There is additional information that can be associated with a symbol to assist the linker with the proper handling of a symbol. For example, the clang compiler supports the retain attribute that instructs the linker to keep the definition of a symbol in a link even if it isn’t referenced elsewhere in the application. In the compiler-generated object file, this attribute is propagated to the section in which the symbol is defined. It is encoded as the SHF_GNU_RETAIN section flag in the sh_flags field of an ELF section header record (Elf32_Shdr or Elf64_Shdr).

The sh_flags field of an ELF section header is to be interpreted as a bitmask, which means that any general and/or processor-specific semantic information relevant to a given section is limited to the number of bits in the sh_flags field.

An additional limitation to representing semantic information about sections or symbols in a bitmask is that a symbol attribute that has an associated value cannot be represented with only a single bit in the sh_flags field.

An Alternative Representation of Symbol Metadata Information

There is a more expressive and flexible way of representing symbol metadata information in an ELF object file.

Consider an embedded application that defines a data object that must reside at a specific location at run time. The TI compiler toolchains support a location attribute that can be specified as follows:

__attribute__((location( 0x12345678 ))) int my_located_var = 10 ;

The TI compiler will generate a symbol metadata record into a special section named .symtab_meta that contains:

  • a symbol table index pointing to the symbol that this meta-data applies to
  • the kind of symbol meta-data; an integer representation instead of a bitmask
  • the value associated with the meta-data; for a location kind of meta-data, the value would be an address

There are ways to get around some of the above-mentioned limitations. For example, the Arm Ltd. compiler supports an at attribute that is identical to the above location attribute in intent:

__attribute__((at( 0x12345678 ))) int my_located_var = 10 ;

Instead of encoding the value of the at attribute in a flag or an extension to the symbol table, the Arm Ltd compiler puts the definition of the variable into a section whose name is annotated with the specified address argument.

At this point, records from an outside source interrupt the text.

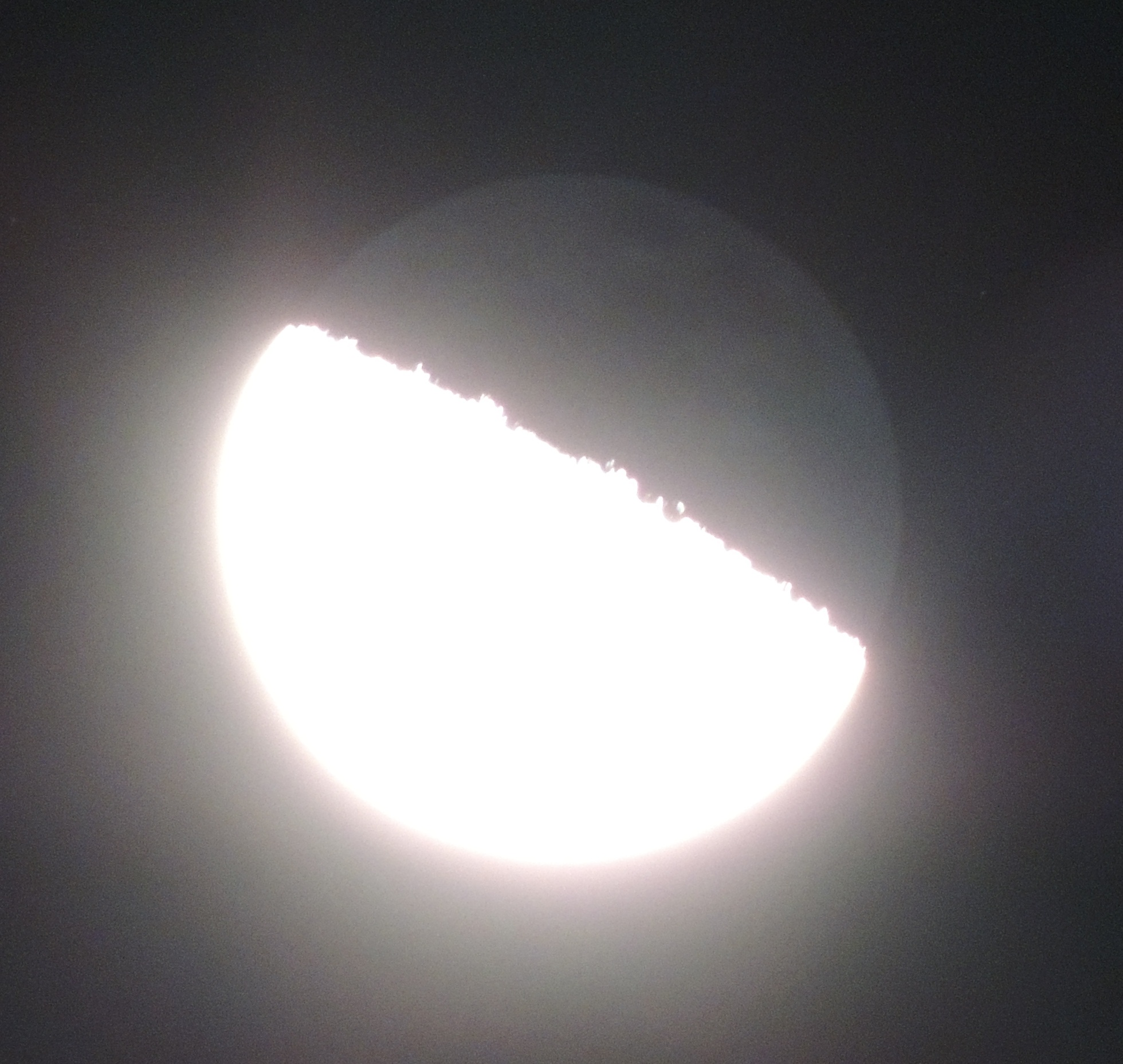 下弦前の、半月より輝面が多い月の地球照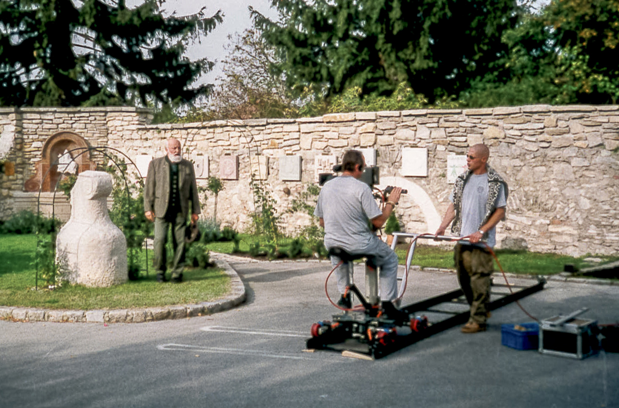 Klingendes Österreich mit Sepp Forcher für ORF 2 beim Europabrunnen in Kaisersteinbruch aufgenommen.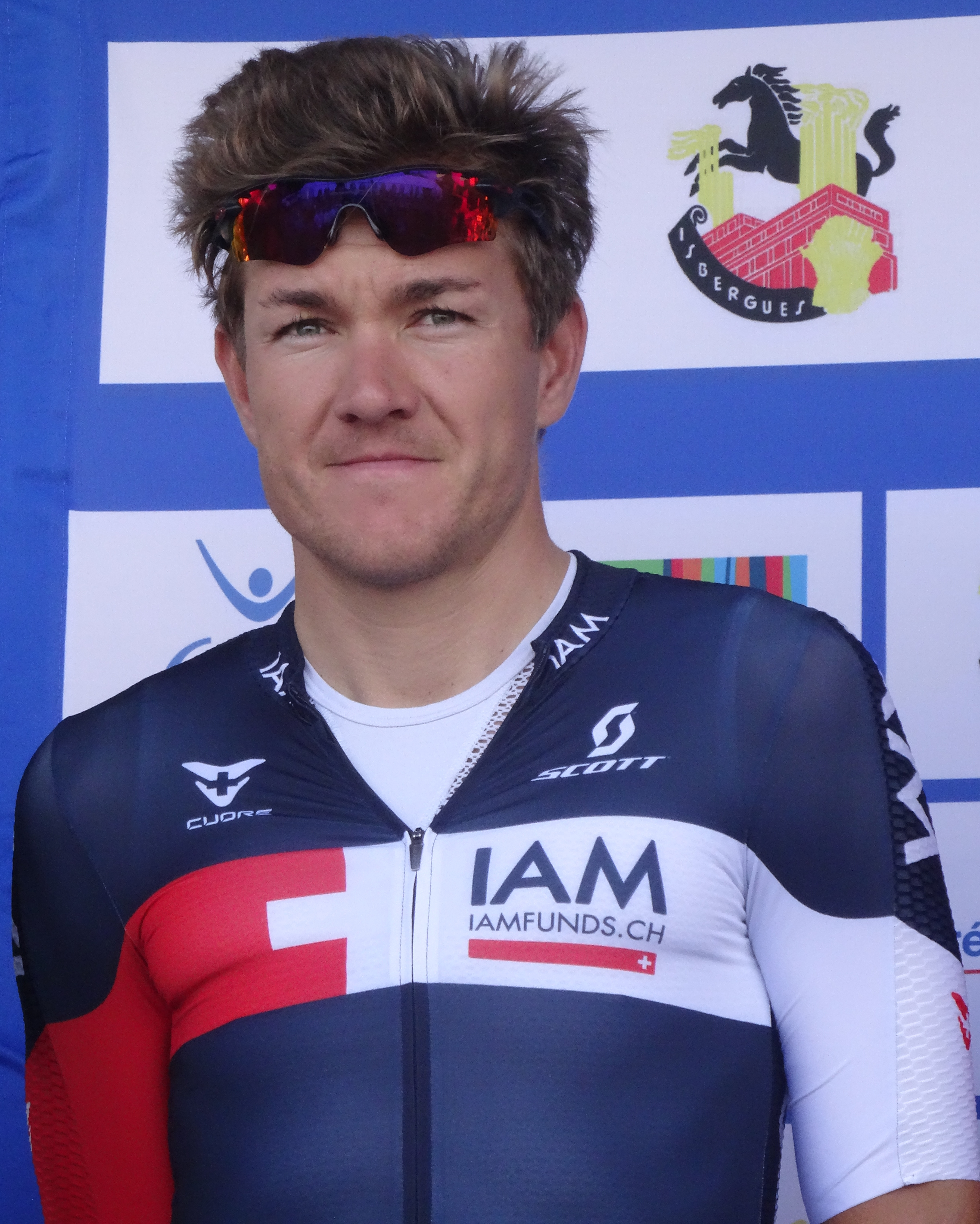 Reportage réalisé le dimanche 21 septembre à l'occasion du départ et de l'arrivée du Grand Prix d'Isbergues 2014 à Isbergues, Nord-Pas-de-Calais, France.

However, there are additional benefits to the proposed .symtab_meta approach to representing extra semantic information about symbols. Not only does representing the metadata kind as an integer vastly increase the number of different kinds of symbol metadata information that can be represented in an object file, but also:

  • It is not limited in the number of different kinds of symbol metadata information that can be applied to the same symbol
  • It is not limited in the kinds of values that can be associated with a given piece of symbol metadata information; a value field could be:
    • an integer value (as in the above example)
    • a string table index (e.g. a string encoding of format specifiers associated with printf-like function calls)
    • a symbol table index (e.g. indicating a symbol-to-symbol alias mapping)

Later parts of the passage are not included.